18.Bölüm

348 25 3
                                    

Gözlerimi açar açmaz uzun süre beyaz tavanıma bakmıştım.Beyaz bana huzur vermişti.Umut bahşetmişti.Her şey düzelicek dedittirmişti.Çok kısa bir süre sonra gerçekçi olmam gerektiğini  sıkıntılı bir nefesle karşılamıştım.
Zihnim bunu hatırlamış ve yaşanılanları gözlerimin önüne sermişti.Görüşüm bulanıklaşırken yatakta oturur pozisyona geçtim.

Tüm organlarım kenara çekilmiş ve içimde büyük bir boşluk oluşturmuştu.Orası sızlıyordu.Öyleki beni dilsiz, gözümü kör,kulaklarımı sağır ediyordu.Her nefes alışımda göğsüme batıyordu.
Konuşmak istemiyordum.
Duygularımı dışa yansıtmak anlamsız geliyordu.Bill ölürken öylece beklemiş,onun dediğine uyup gitmiştim.Belki orada olsaydım durdurabilirdim.Bill şuan yaşıyor olurdu.
Ben birinin ölümüne sebep olmuşken ölmeyi hak ediyordum.Aklımdan çıkmıyordu hiç.Canım yanıyordu.
Kendimi nasıl affedeceğim?Ben bununla nasıl yaşayacağım?

Göz pınarlarım ne zaman düşünsem hemen engelleri kaldırıyorlardı.
Duyularımın çoğunu kontrol edebilirdim ama gözlerime sözüm geçmiyordu.

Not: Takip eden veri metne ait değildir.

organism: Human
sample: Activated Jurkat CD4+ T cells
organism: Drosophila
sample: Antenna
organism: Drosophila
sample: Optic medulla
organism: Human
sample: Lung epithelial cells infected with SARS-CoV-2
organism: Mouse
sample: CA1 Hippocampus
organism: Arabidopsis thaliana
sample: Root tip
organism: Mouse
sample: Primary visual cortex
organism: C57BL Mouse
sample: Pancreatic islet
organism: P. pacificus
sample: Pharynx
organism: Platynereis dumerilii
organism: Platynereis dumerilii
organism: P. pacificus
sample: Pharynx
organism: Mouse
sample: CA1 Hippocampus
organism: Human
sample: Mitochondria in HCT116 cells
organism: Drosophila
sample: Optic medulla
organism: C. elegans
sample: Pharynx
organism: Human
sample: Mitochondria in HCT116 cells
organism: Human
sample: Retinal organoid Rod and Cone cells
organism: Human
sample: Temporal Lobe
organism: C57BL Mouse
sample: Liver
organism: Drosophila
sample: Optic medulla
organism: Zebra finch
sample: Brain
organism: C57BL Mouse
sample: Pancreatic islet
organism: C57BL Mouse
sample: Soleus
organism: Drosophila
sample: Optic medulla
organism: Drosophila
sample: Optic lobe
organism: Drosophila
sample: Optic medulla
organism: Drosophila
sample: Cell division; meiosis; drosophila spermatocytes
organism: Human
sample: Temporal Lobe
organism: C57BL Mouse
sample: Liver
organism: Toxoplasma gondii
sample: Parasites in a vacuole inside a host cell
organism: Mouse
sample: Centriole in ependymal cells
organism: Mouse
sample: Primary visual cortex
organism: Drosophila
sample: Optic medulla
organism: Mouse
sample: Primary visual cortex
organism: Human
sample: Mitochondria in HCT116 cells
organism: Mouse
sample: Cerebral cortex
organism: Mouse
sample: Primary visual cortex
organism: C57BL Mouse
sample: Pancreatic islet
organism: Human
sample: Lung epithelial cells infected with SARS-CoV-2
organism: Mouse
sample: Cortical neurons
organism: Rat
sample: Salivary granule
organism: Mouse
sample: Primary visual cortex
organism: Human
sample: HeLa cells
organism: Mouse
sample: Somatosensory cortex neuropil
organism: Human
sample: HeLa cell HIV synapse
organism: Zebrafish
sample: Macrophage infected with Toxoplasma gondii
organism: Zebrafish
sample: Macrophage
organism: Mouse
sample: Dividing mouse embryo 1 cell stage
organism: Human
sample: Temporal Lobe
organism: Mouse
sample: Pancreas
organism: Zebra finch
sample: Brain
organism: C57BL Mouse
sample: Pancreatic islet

Kambur duran bedenim yatakta öylece dururken odamın  kapısı çalındı.Gözlerimi silip sessizce bekledim.Ardından annem adımı söyleyip ürkekçe içeri girmişti.
Her zaman uyandığım saatin üzerinden bir saat geçince benim için endişelenmiş olmalıydı.Ben tüm bu yorgunluğa rağmen sadece üç saat uyuyabilmiştim.Uyku bile bu suçluyu istemiyordu anlaşılan.

Annem yavaşça yatağımın kenarına oturup ellerini  saçlarıma daldırdı.
Ufak hareketlerle başımda dolaşan parmakları beni rahatlatıyordu.
"Tatlım iyi misin?" dedi yumuşak bir sesle.
Acılarım zelzele olmuş her darbede beni sarsarken iyi olmak uzun zamandır hissedemediğim bir şeydi.
Sadece kafamı göğsüne koyup sarıldım.Ona sığınıp saklanmaya ihtiyacım vardı.Sevgi dolu bedeni hemen çevrelemişti beni.

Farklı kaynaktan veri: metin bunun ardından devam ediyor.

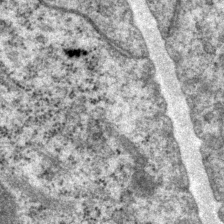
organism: P. pacificus
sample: Pharynx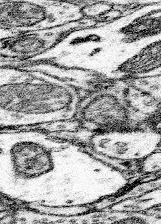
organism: Mouse
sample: Somatosensory cortex neuropil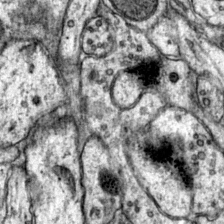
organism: Mouse
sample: Primary visual cortex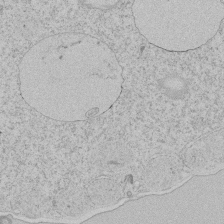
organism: Tetrahymena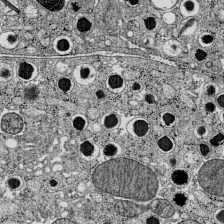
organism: C57BL Mouse
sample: Pancreatic islet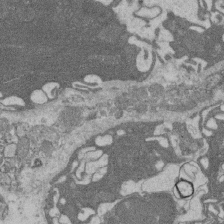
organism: Rat
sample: Salivary granule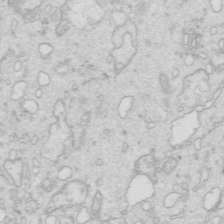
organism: Mouse
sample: Multiciliated cells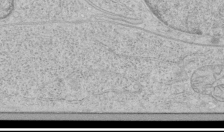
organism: Human
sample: Mitochondria in HCT116 cells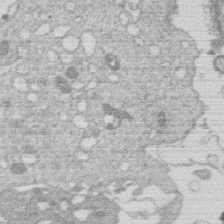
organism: Human
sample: Macrophage cells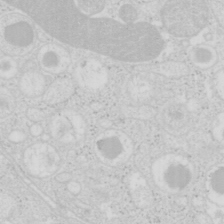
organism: Mouse
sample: Pancreas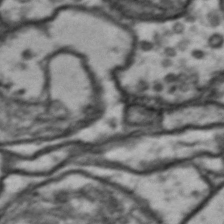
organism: Drosophila
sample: Brain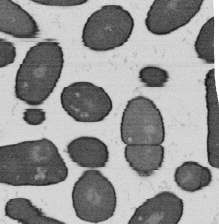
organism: B. subtilis
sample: Bacterial spore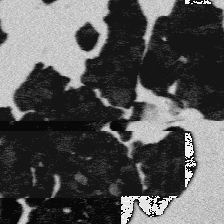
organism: Platynereis dumerilii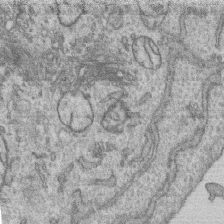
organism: Human
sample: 1205lu cells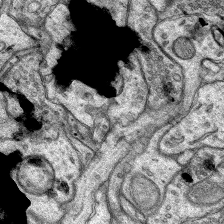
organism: Rat
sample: Hippocampus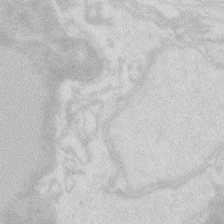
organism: Zebrafish
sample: Macrophage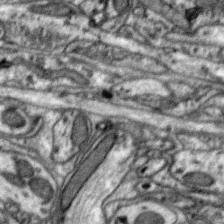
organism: Zebra finch
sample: Brain

Annem de benim gibi sessiz kalmayı tercih etmişti.Ben ona bir cevap veremeyecektim zaten.Bir süre daha öyle durduktan sonra annemden ayrılıp eski konumuma geri döndüm.
Dizlerimi kendime çekmiş alnımı dizlerime koymuştum.

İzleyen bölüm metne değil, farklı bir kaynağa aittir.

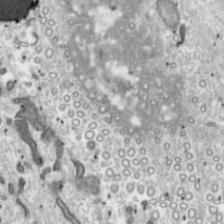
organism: Toxoplasma gondii
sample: Parasites in a vacuole inside a host cell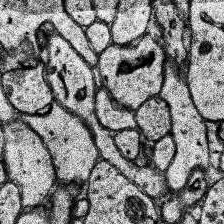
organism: Human
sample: Temporal Lobe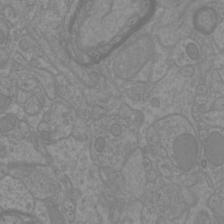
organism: Mouse
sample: Cortical neurons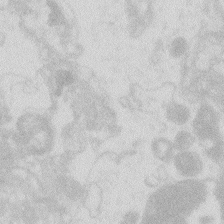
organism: Zebrafish
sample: Macrophage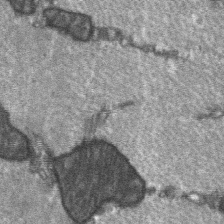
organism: C57BL Mouse
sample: Soleus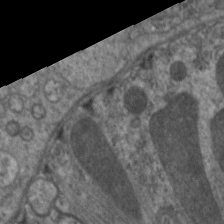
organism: C. elegans
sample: Pharynx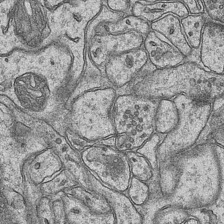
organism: Mouse
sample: CA1 Hippocampus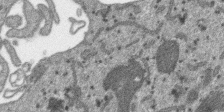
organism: Human
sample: Lung epithelial cells infected with SARS-CoV-2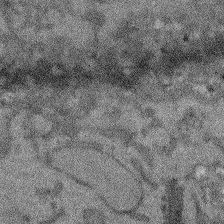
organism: Arabidopsis thaliana
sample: Root tip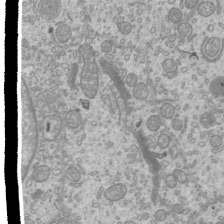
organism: Mouse
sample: Cilia; mouse epididymis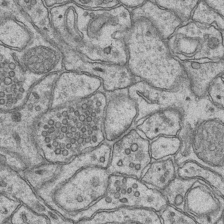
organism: Mouse
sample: CA1 Hippocampus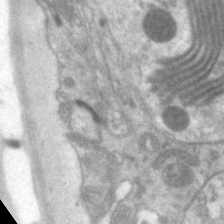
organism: C. elegans
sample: Pharynx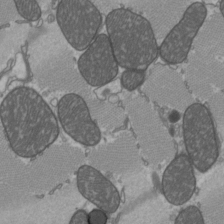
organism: C57BL Mouse
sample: Heart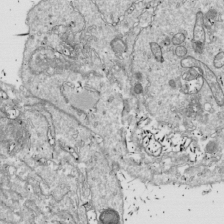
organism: Drosophila
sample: Cell division; meiosis; drosophila spermatocytes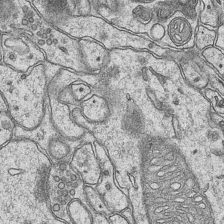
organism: Mouse
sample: CA1 Hippocampus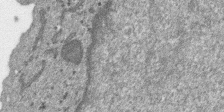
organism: Human
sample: Lung epithelial cells infected with SARS-CoV-2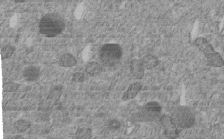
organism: C. elegans
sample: C. elegans embryo early stage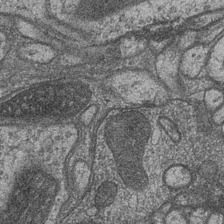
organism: Drosophila
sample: Optic medulla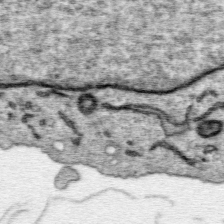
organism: Human
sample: HeLa cells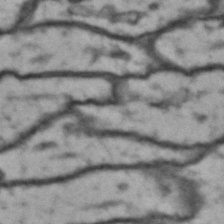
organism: Drosophila
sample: Brain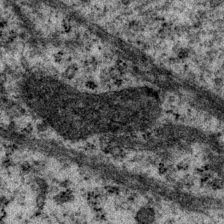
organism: P. pacificus
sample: Pharynx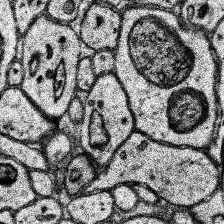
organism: Human
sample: Temporal Lobe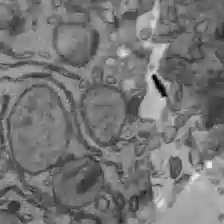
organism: C57BL Mouse
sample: Liver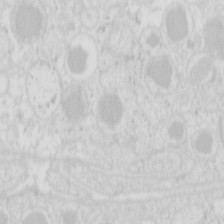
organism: Mouse
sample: Pancreas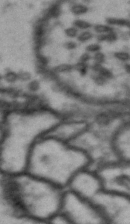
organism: Drosophila
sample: Brain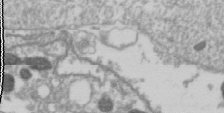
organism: Drosophila
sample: Cell division; meiosis; drosophila spermatocytes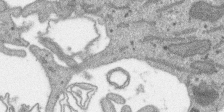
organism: Human
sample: Lung epithelial cells infected with SARS-CoV-2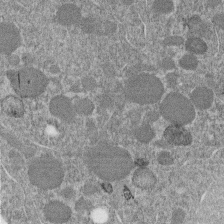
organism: C. elegans
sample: C. elegans embryo early stage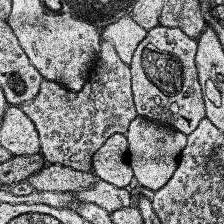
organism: Human
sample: Temporal Lobe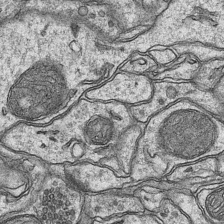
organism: Mouse
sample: CA1 Hippocampus

Annemin gözlerinin bende olduğunu biliyordum.Bir şey söylemek istiyor ama vazgeçiyordu.Ağzında kelimeleri geveliyordu.
"Benim çıkmam gerek.Ama kendini iyi hissetmiyorsan burada kalabilirim." dedi gözlerime bakmak için kafasını eğerken.
Kafamı 'Hayır'anlamında sallayıp yatağıma uzandım tekrar.Bana uzun uzun bakmış sonra gitmişti.

Gözlerimi kapatıp içimdeki çığlık çığlığa bağıran sesleri durdurmanın tek yolu olan uyumayı denedim.
Başarılı olmuştum da!Tam uykuya geçecekken bu sefer tıklanan camımdı.Aldırış etmeden yatakta diğer tarafa döndüm.
"Isabel camı aç!"
Duyduğum ses ile sıkı sıkı kulaklarımı kapamıştım.Onun sesi bile bana acı veriyordu.Böyle bir şeyi duygusuzca yapması-.Durdum.Düşünmeyecektim.

Camın her tıklanışı beynimde her türlü enstürmanın çaldığı hissini uyandırıyordu.
"Sen bilirsin!"
Bu anlamak için uğraşmadığım cümlesinin ardından camım birkez daha zorla o canavarı odama sunmuştu.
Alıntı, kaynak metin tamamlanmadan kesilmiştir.